FEDORA-2019-2613ca7581 has been submitted as an update to Fedora 31. https://bodhi.fedoraproject.org/updates/FEDORA-2019-2613ca7581
FEDORA-2019-4129cdf50b has been submitted as an update to Fedora 30. https://bodhi.fedoraproject.org/updates/FEDORA-2019-4129cdf50b
FEDORA-2019-7685c49b92 has been submitted as an update to Fedora 29. https://bodhi.fedoraproject.org/updates/FEDORA-2019-7685c49b92
jss-4.6.2-2.fc29 has been pushed to the Fedora 29 stable repository. If problems still persist, please make note of it in this bug report.

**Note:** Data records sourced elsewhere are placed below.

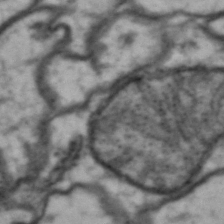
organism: Drosophila
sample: Brain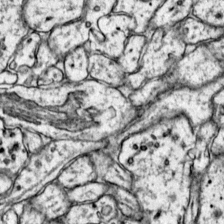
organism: Mouse
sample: Primary visual cortex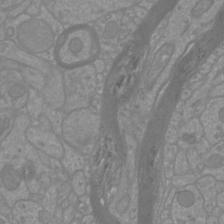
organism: Mouse
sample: Cortical neurons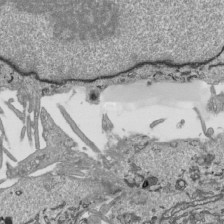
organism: Human
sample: Mitochondria in HCT116 cells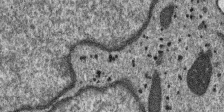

I had two IPA servers that are in pairs. After installing the jss from updates-testing channel. One of them complete the ipa-server-upgrade process but the tomcat/pki/ca is not function. Another server cannot complete the ipa-server-upgrade process. I had capture some logs and posted in the forum: https://lists.fedorahosted.org/archives/list/freeipa-users@lists.fedorahosted.org/thread/4HJSWIJQQYZQXUCEDUNZGPEKMOE7Z3MD/ Thanks.
For #9, I am using FC31.
jss-4.6.2-2.fc30 has been pushed to the Fedora 30 stable repository. If problems still persist, please make note of it in this bug report.
jss-4.6.2-2.fc31 has been pushed to the Fedora 31 stable repository. If problems still persist, please make note of it in this bug report.